NOTE: P values for linear trend were calculated using the Wald test, by including the continuous form of each biomarker in the model.

Abbreviations: CI, confidence interval; Ig, immunoglobulin; LBP, lipopolysaccharide-binding protein; LPS, lipopolysaccharide; OR, odds ratio; sCD14, soluble CD14.

aAccounting for matching factors only (age at randomization assignment and date of blood collection).

bAccounting for matching factors (age at randomization assignment and date of blood collection) and additionally adjusted for BMI, education, smoking intensity, alcohol intake, and history of diabetes or hypertension at baseline.

In sensitivity analyses, the strength of association for anti-flagellin immunoglobulins was stronger when restricting the analyses to HCC cases and controls (Supplementary Table S2). Comparing the highest to the lowest quartiles, the OR was 4.18 (95% CI, 1.60–10.92) for anti-flagellin IgA. Results for anti-LPS Immunoglobulins were not materially changed. Other sensitivity analyses, such as excluding 27 cases diagnosed within the first 5 years of follow-up or 10 cases with HCV infection, did not substantially change the main results. We also observed no evidence of interaction between each of the biomarkers and variables including age, BMI, smoking pack-years, and drinks of alcohol per day (Pinteraction > 0.05).
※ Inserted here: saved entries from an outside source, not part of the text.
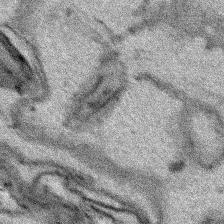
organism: Human
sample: Mitochondria in HCT116 cells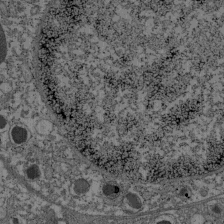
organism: C57BL Mouse
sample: Pancreatic islet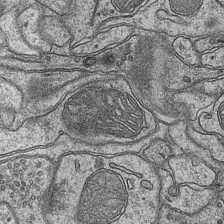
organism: Mouse
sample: CA1 Hippocampus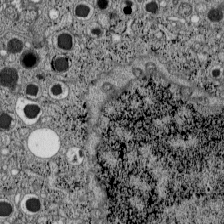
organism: C57BL Mouse
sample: Pancreatic islet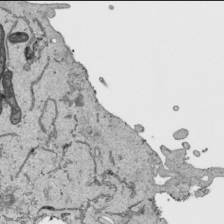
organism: Human
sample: Mitochondria in HCT116 cells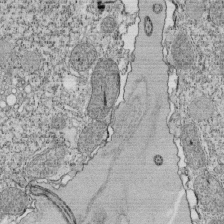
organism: Tetrahymena
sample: Cilia in tetrahymena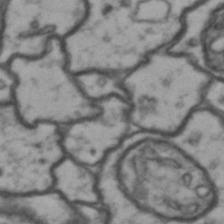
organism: Drosophila
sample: Brain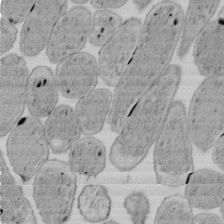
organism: E. coli
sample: Bacterial nucleoid

In this large prospective cohort of Finnish male smokers, we observed significant associations between bacterial translocation biomarkers and risk of primary liver cancer. This study is among the first to address this novel research question, and the largest to date in terms of both sample size and biomarker coverage. Our results provide important insights into the role of bacterial products in the development of liver cancer.
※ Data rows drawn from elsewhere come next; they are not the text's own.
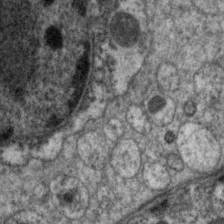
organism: C. elegans
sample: Pharynx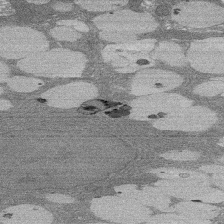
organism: Rat
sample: Salivary granule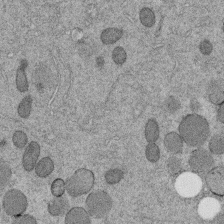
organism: C. elegans
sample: C. elegans embryo early stage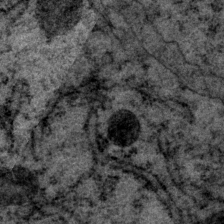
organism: P. pacificus
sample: Pharynx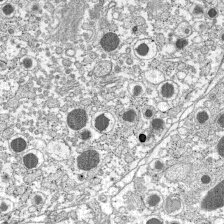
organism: C57BL Mouse
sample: Pancreatic islet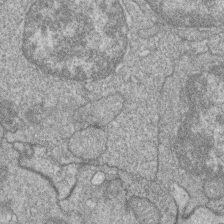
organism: Zebrafish
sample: Cilia; retinal pigment epithelium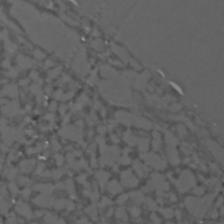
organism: C. elegans
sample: C. elegans embryo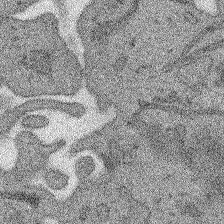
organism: Human
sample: HeLa cells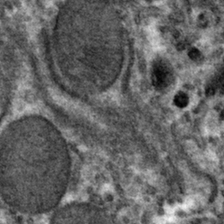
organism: Mouse
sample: Mouse hepatocytes

In this study, we observed statistically significant associations between IgA against flagellin and LPS and risk of primary liver cancer. For IgG against flagellin and LPS, although results were not statistically significant, the OR for the highest quartiles were both around 1.5, suggesting possible elevated risk of liver cancer. As the IgA's and IgG's within anti-LPS and anti-flagellin were moderately correlated, however, the independence of the IgA and IgG results is not certain. Similarly, the moderate correlation between anti-LPS IgA and anti-flagellin IgA suggests that the IgA relationships to liver cancer may not be independent of one another. Previously, Fedirko and colleagues measured anti-flagellin and anti-LPS IgA and IgG in a prospective case–control study (139 matched pairs of cases and controls) nested within the EPIC study, a large European cohort, and observed associations between each of the biomarkers and risk of HCC (OR ranging from 4.13 to 8.67 in multivariable-adjusted models, comparing extreme quartiles). Our results are generally consistent with the previous study, although the strength of association was more modest overall.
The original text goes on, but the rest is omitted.